Torunları Hasan'ı (veya Hüseyin'i) öperken Hz. Peygamber (aleyhissalâtu vesselâm)'i, gören Akra' İbnu Hâbis bunu yadırgayarak:



"Benim on çocuğum  var hiçbirini de öpmedim" der. Hz. Peygamber (aleyhissalâtu vesselâm) ona yönelerek şu cevabı verir:



"Şefkatli olmayana merhamet edilmez."



Sâib İbnu Yezîd'in rivayetinde ise "Halka merhamet ve şefkat göstermeyene Allah rahmet etmez." demiştir. Kezâ İbnu Mâce'nin tahricinde "Çocuklarınızı öper misiniz?" diye soran bedevîlerin Resûlullah (aleyhissalâtu vesselâm)'dan "evet" cevâbını alınca:



"Fakat biz, Allah'a andolsun öpmeyiz" demeleri üzerine de Hz. Peygamber (aleyhissalâtu vesselâm):



"Allah kalplerinizden merhameti çıkardı ise ben ne yapabilirim?" demiştir. Bütün bu rivayetler bir yandan Resûlullah (aleyhissalâtu vesselâm)'ın çocuk sevgisine verdiği ehemmiyeti ifade ederken, diğer yandan da çocuklara karşı beslenmesi gereken sevgi, şefkât ve merhâmetin en iyi ifade vasıtasının onları öpmek olduğunu belirtmekte ve buna teşvik etmektedir.

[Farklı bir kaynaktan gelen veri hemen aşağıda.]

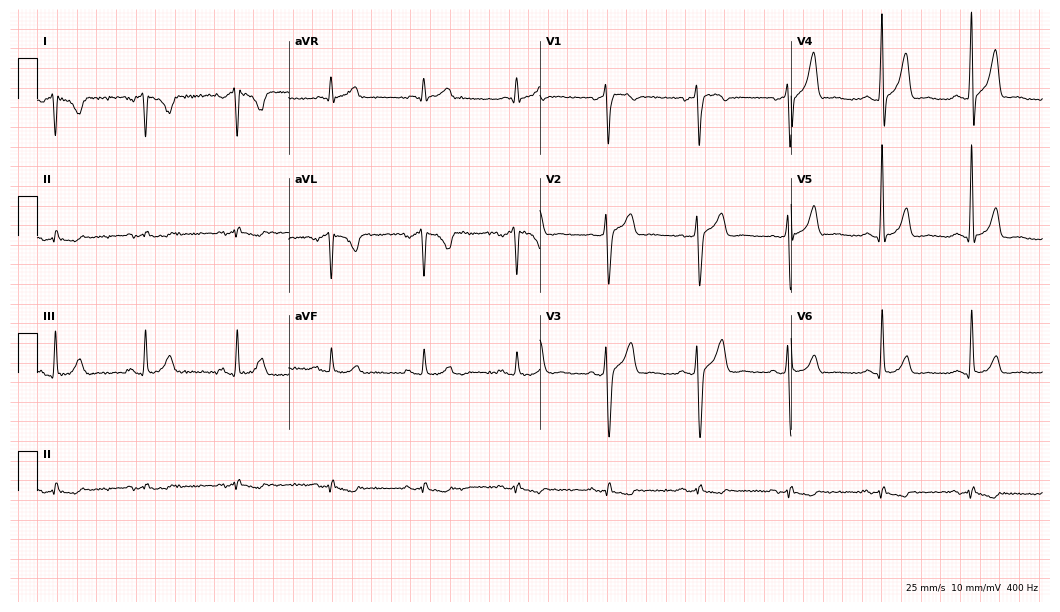
12-lead ECG from a male patient, 48 years old (10.2-second recording at 400 Hz). No first-degree AV block, right bundle branch block (RBBB), left bundle branch block (LBBB), sinus bradycardia, atrial fibrillation (AF) or sinus tachycardia recorded for this tracing.
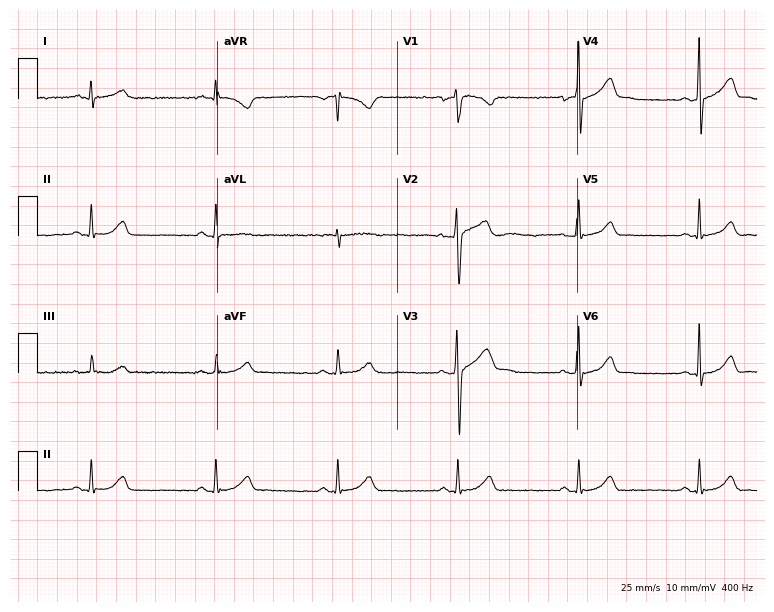
12-lead ECG from a 30-year-old male. Shows sinus bradycardia (a sinus rate of 50 beats per minute or less).

Hz. Peygamber (aleyhissalâtu vesselâm)'deki bu çocuk sevgisi sâdece kendi çocuklarına karşı olan cibillî bir evlad sevgisinden çok, alelıtlak sevgiye muhtâç olan bütün çocuklara karşı idi. Yine Enes (radıyallahu anh)'den mervî bir hadiste, O (aleyhissalâtu vesselâm)'nun "Çocuklara karşı nâsın en müşfiki" olduğu belirtilmektedir ki bir başka vecihte "çocuklarına ve iyâline karşı nâsın en müşfiki" şeklinde gelmiştir.



Hz. Peygamber (aleyhissalâtu vesselâm)'de çocuk sevgisi pek bâriz bir vasıf olmaktan başka bunun mübalağalı bir şekilde izharı da görülmektedir. Sevgiyi izharda Hz. Peygamber (aleyhissalâtu vesselâm) muhtelif imkân ve fırsatları değerlendirmiştir.[20]